石初程卻得意一笑:“我知道一個秘密,俞娘子只告訴了我,你們可不許告訴她家人去。”

“哦?什麽秘密?”周行十分配合地問道。

“俞娘子暗地裏還是同林娘子一起做生意的,不過不給家裏知道罷了。”

周行又取了個點心,笑道:“我就說吧,俞娘子看著溫婉,實際上有主意著呢。”

周行正要把點心往嘴裏塞,手卻被石方巳按住,周行一楞,以為是石方巳嫌棄他不洗手,當下垮著臉道:“大哥,我趕了好些天的路,累得要死,就不洗手了吧。”

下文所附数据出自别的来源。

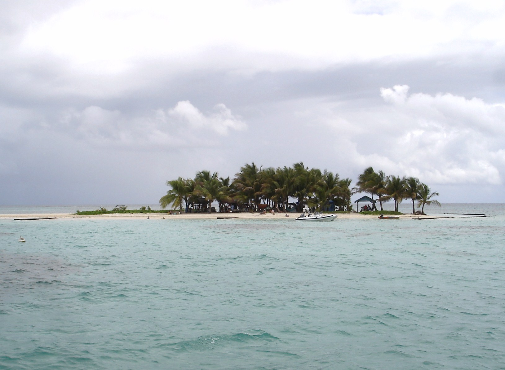 Ilet Caret, se situant au large de Sainte-Rose en Guadeloupe.
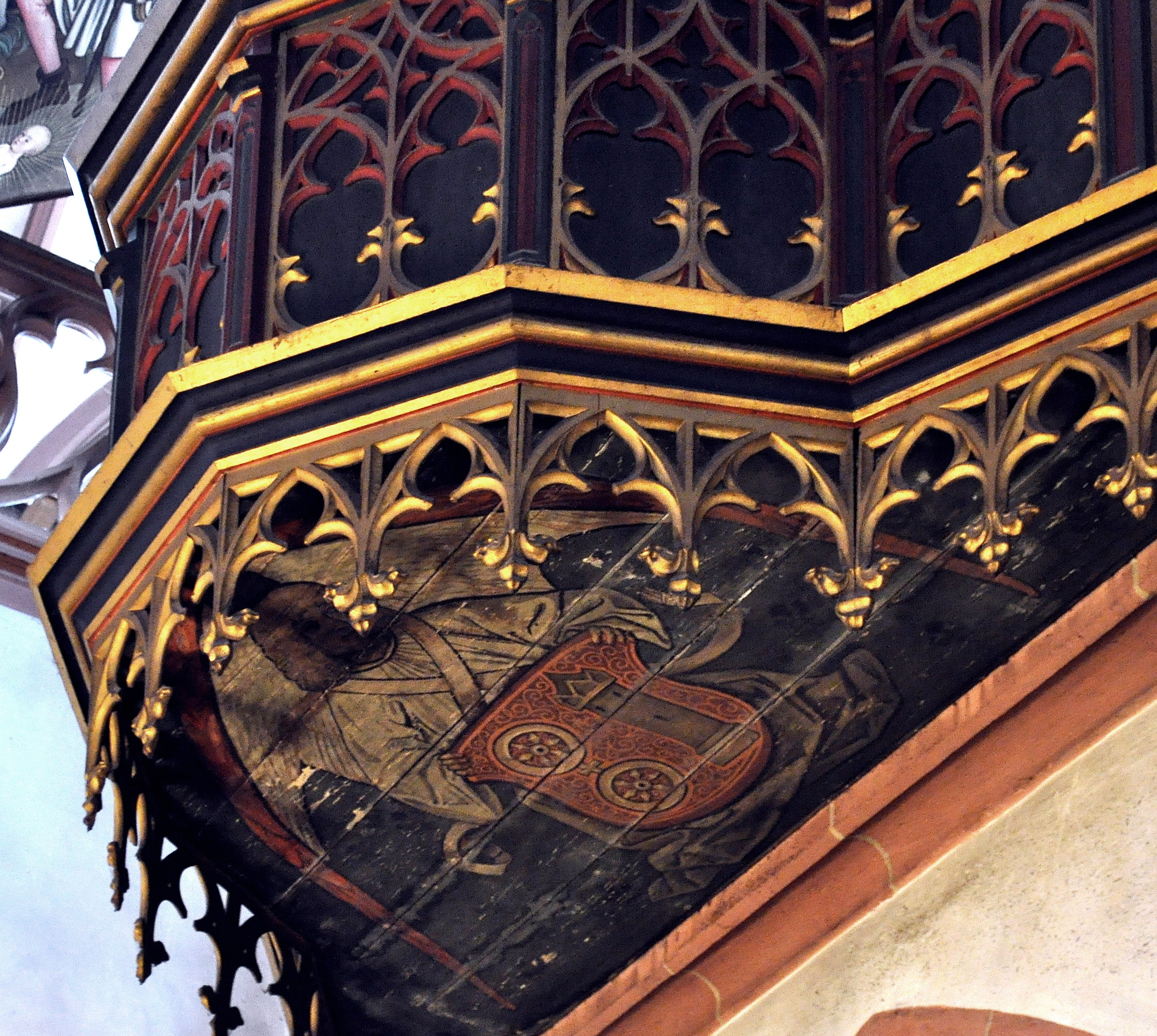 Kiedrich, Pfarrkirche St. Valentin, Gemeindewappen Kiedrich unter der Orgel
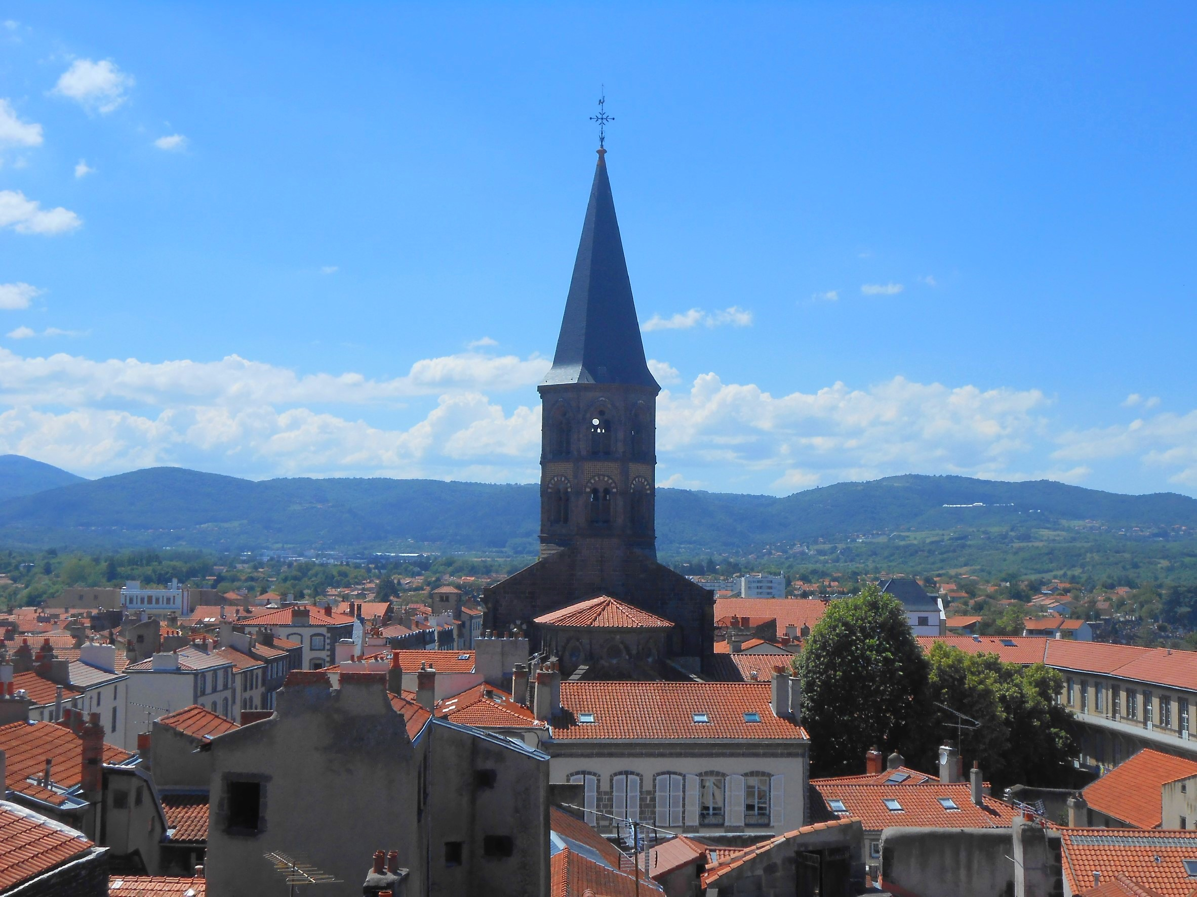 Riom et ses toits.
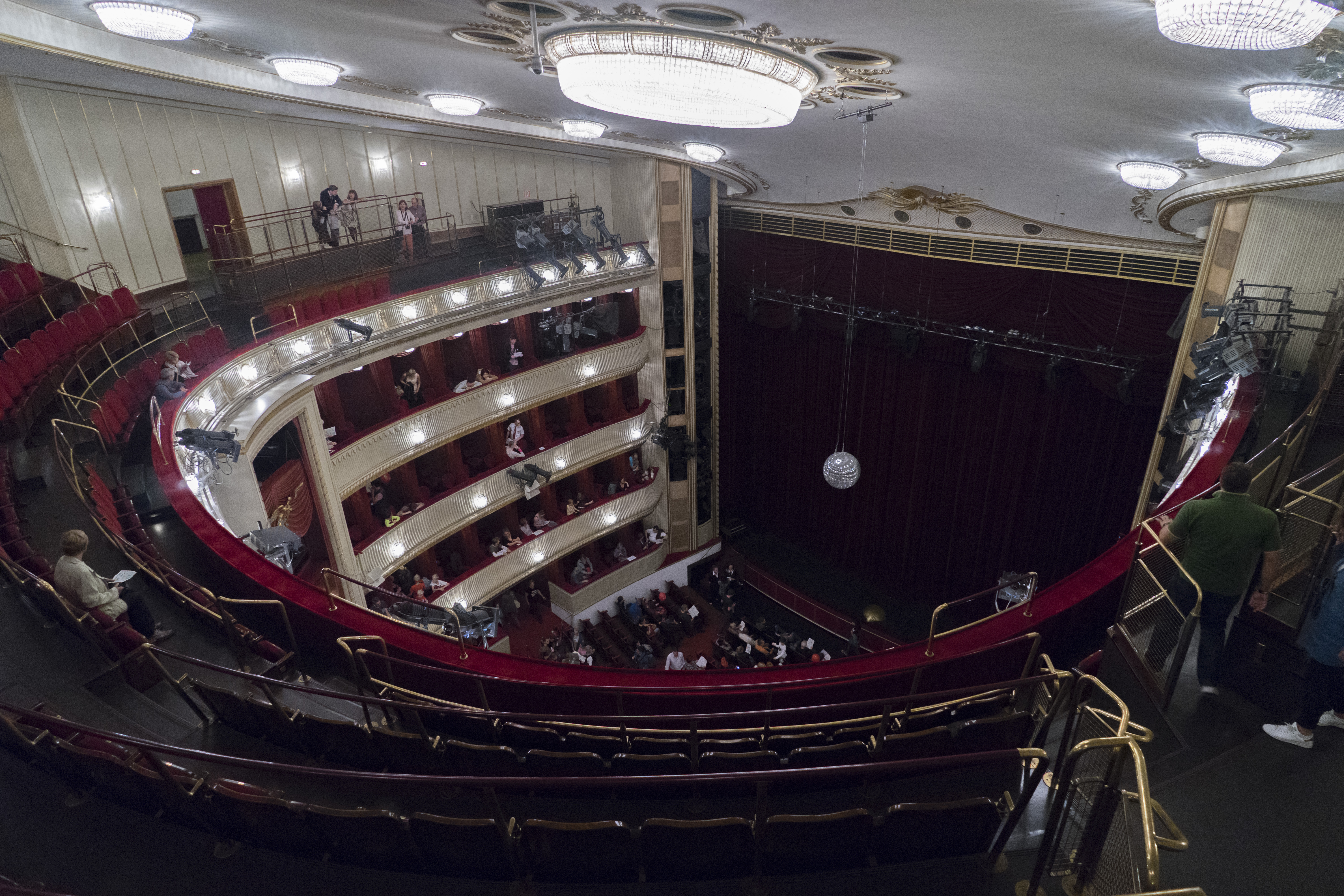 Burgtheater
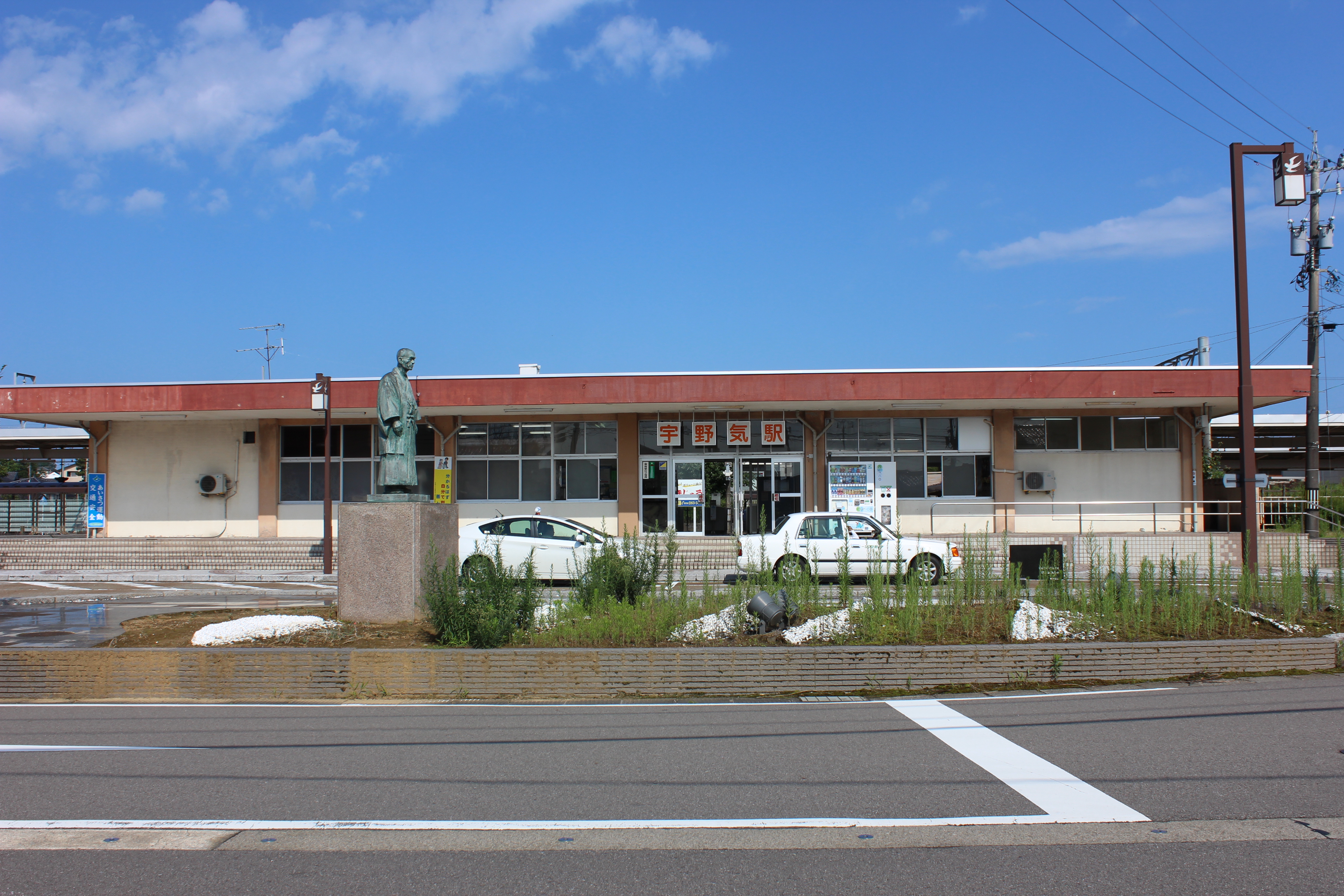 宇野気駅（石川県かほく市） Canon EOS Kiss X5
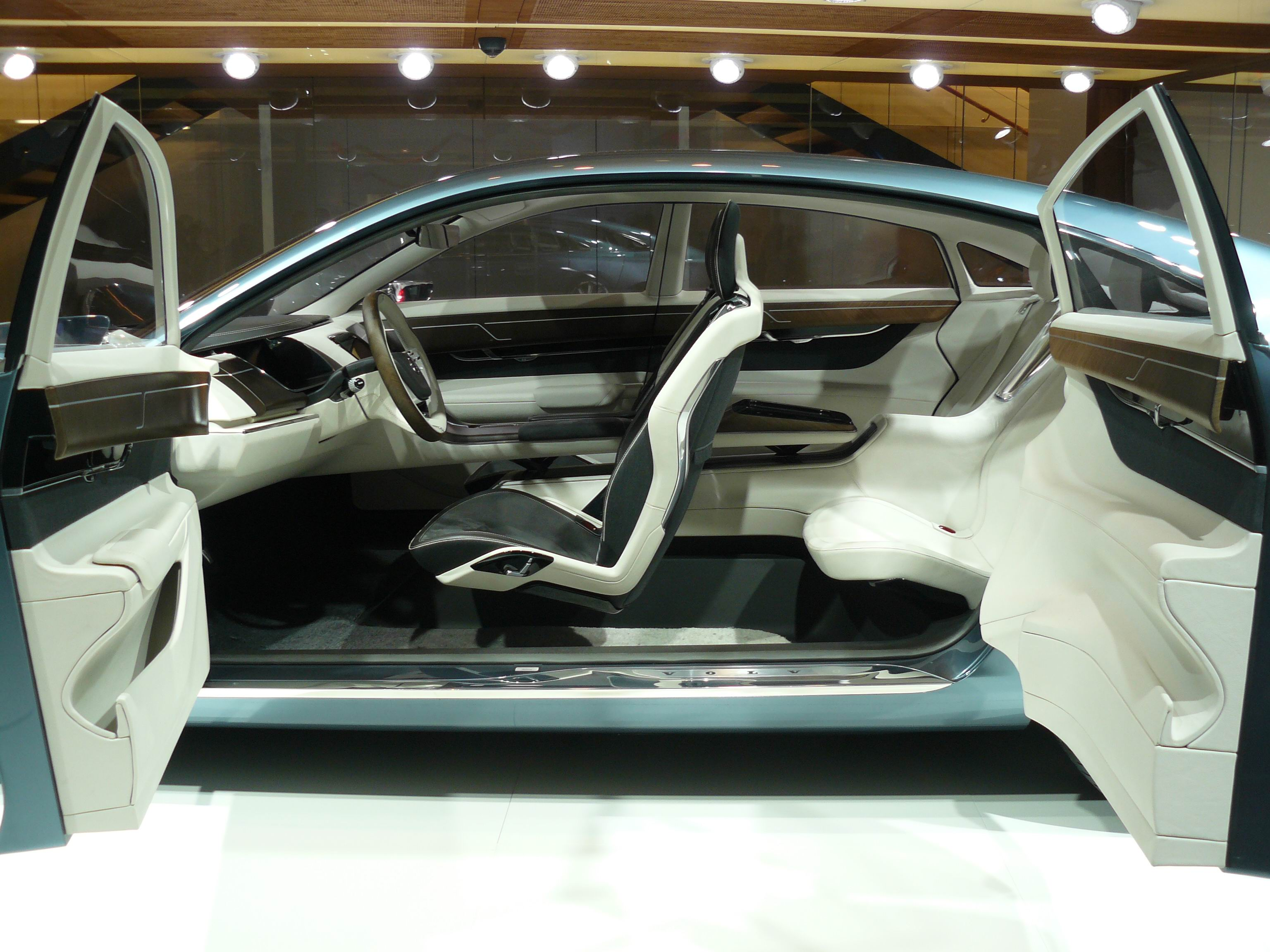 Volvo You, Francfort 2011.

“我不是叫你洗手,你沒進晡食嗎?怎的餓成這樣。”石方巳蹙眉看他。

“別說晡食了,朝食、晝食也都沒吃,路上就吃了兩口餅,對付了一下。”周行苦著臉,眼睜睜看著石方巳奪走了他手中的點心。

“你等著,我給你做點熱乎的,盡吃這個怎麽行。”石方巳一聽就心疼了,當即就要朝外走去。

“我來!我來!我會!”石初程聞言立刻從座中站起,‘呲溜’一下就越過石方巳,搶著躥了出去。

“這孩子,”石方巳看著石初程的背影笑著搖了搖頭,“前兩天跟著鄒娘子學會了做馎饦,到現在這熱乎勁兒還沒過呢。”